Recorded data
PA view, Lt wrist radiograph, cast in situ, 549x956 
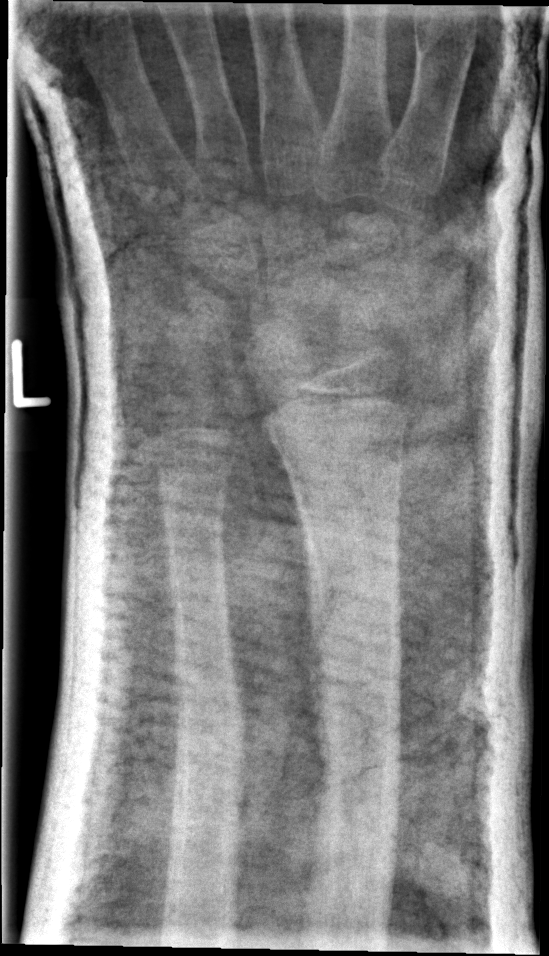 AO/OTA: 23-M/2.1
bone fracture: 2 @ 300 619 407 732; 173 677 252 759
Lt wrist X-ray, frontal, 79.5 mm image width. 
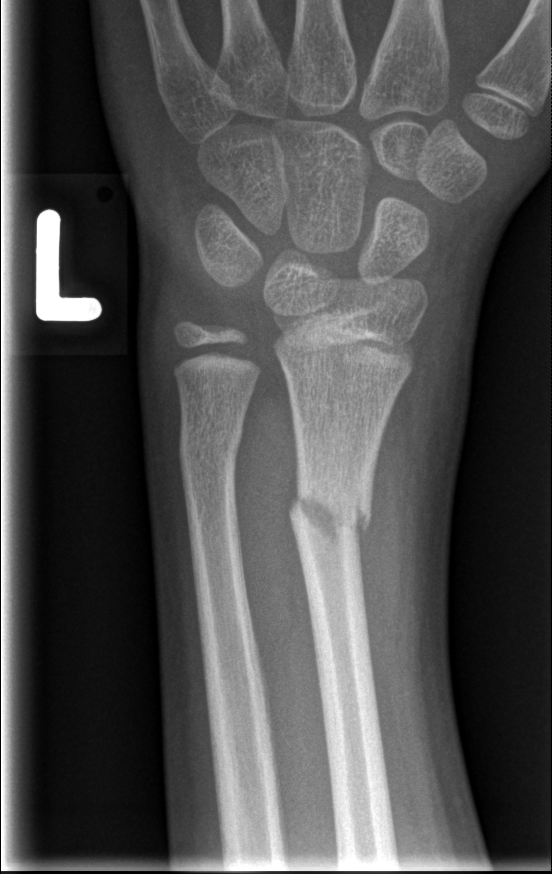

{"fracture": "(left=285, top=476, right=374, bottom=549); (left=175, top=422, right=247, bottom=473)"}
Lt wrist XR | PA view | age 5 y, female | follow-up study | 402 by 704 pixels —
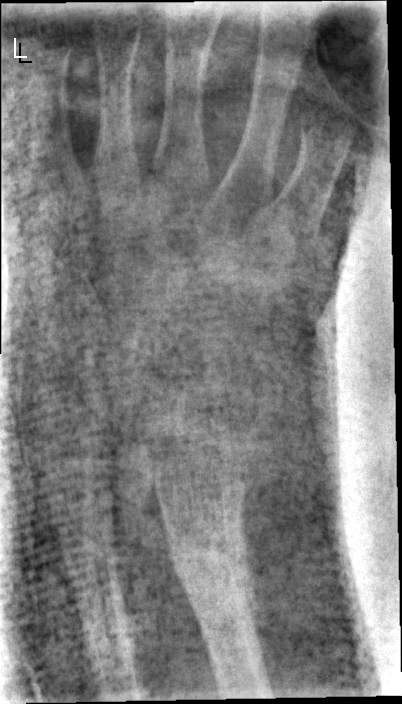
Fx = <167,522>-<251,593>
AO classification = 23r-M/3.1; 23u-M/2.1
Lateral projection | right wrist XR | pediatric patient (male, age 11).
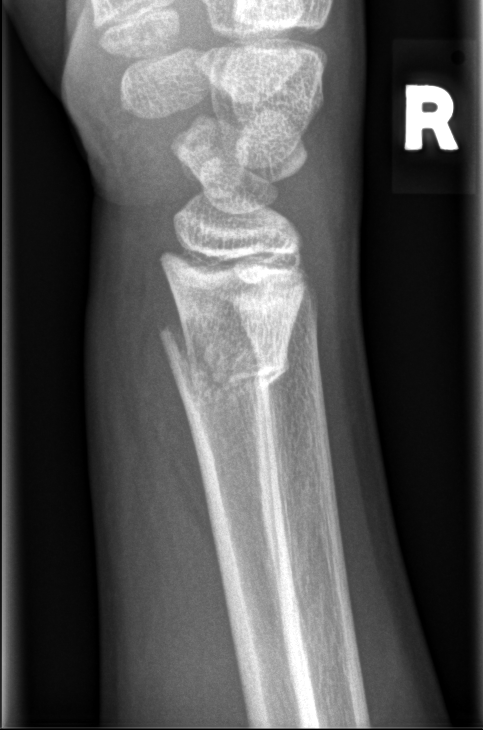
fracture: 1 @ <158,312>-<293,409>
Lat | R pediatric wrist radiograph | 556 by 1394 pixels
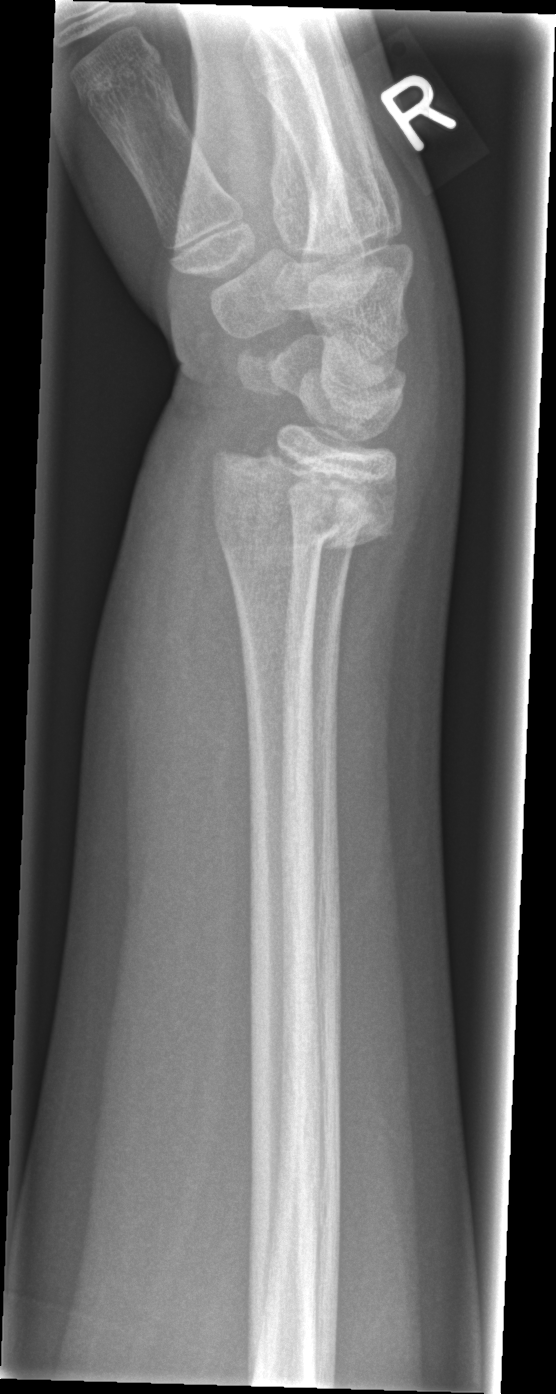 (boxes as x1,y1,x2,y2 (top-left / bottom-right, pixel units))
Bone fracture = bbox(205, 440, 400, 553)
Pronator sign = bbox(170, 510, 254, 1078)
AO/OTA = 23r-E/2.1; 23u-E/7
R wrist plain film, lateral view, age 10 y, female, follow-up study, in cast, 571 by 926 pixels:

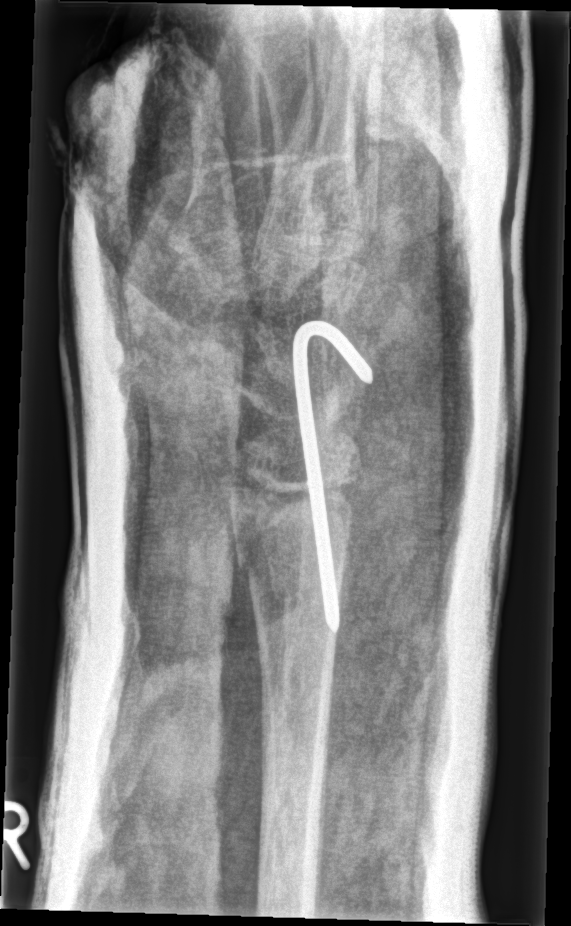 One fracture at [220, 462, 359, 582].
Hardware — [289, 318, 378, 639].
Fracture classified AO/OTA 23-E/2.1; 23u-M/2.1.
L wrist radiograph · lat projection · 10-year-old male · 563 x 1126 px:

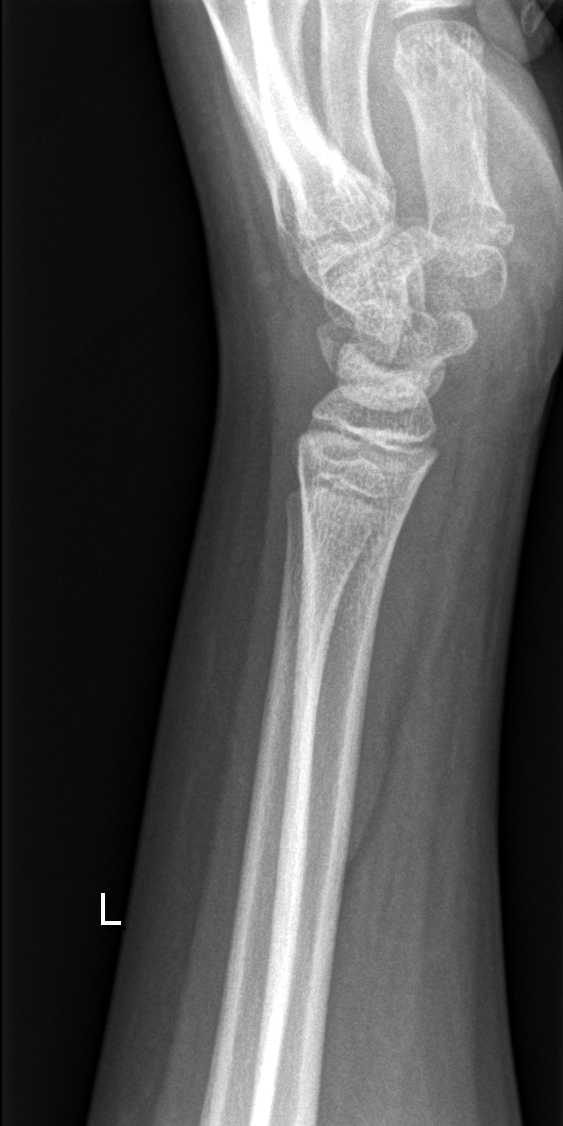

fracture: none labeled
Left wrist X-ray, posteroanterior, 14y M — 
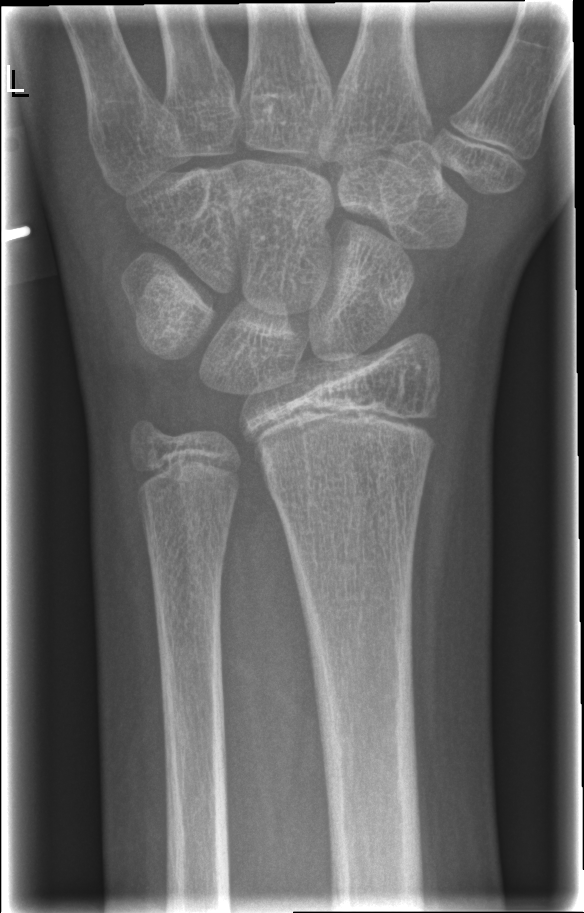 bone fracture: none labeled
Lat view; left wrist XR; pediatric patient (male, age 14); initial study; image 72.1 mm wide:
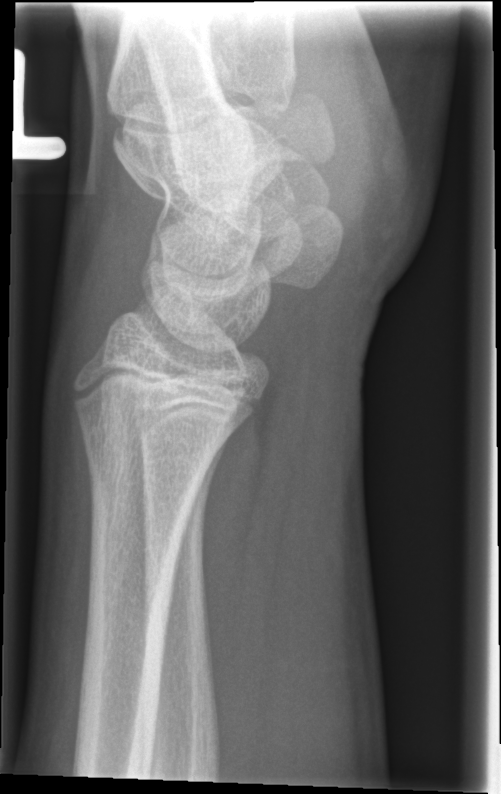 Q: Locate any fractures.
A: No fracture bounding box
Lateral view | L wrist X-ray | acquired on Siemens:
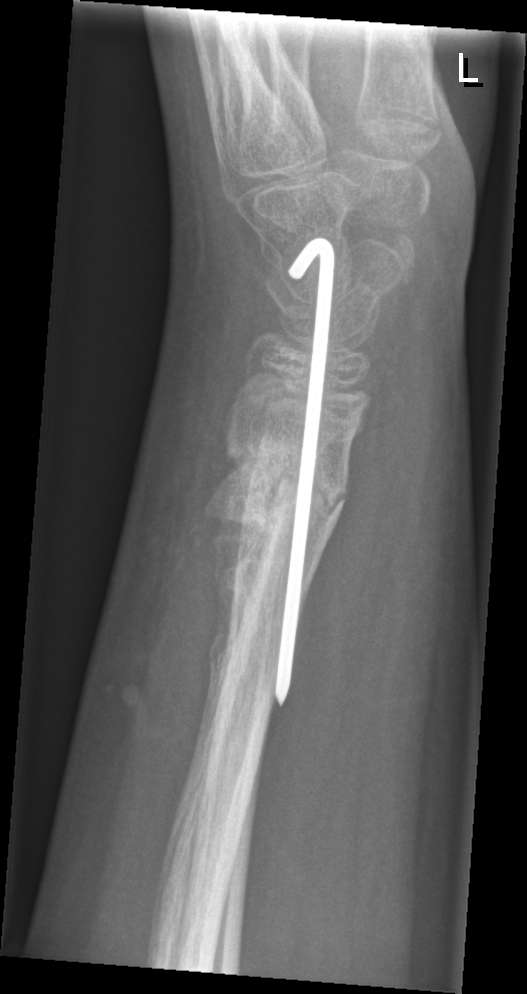 • Metal: (273, 231, 340, 709).
• Reduced bone mineral density.
• Fx identified at (201, 438, 351, 548).
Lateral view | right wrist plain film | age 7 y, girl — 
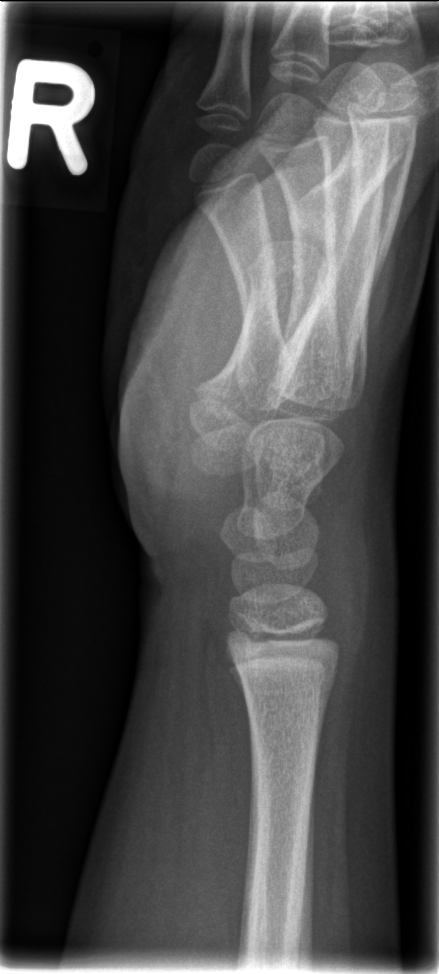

* TASK PROMPT
From the records above, transcribe only the stretch from the line with "AO/OTA: 23-M/2.1" through the line with "Lt wrist XR", keeping both ends. Omit pictures.

* EXERCISE ANSWER
 AO/OTA: 23-M/2.1
bone fracture: 2 @ 300 619 407 732; 173 677 252 759
Lt wrist X-ray, frontal, 79.5 mm image width. 

{"fracture": "(left=285, top=476, right=374, bottom=549); (left=175, top=422, right=247, bottom=473)"}
Lt wrist XR | PA view | age 5 y, female | follow-up study | 402 by 704 pixels —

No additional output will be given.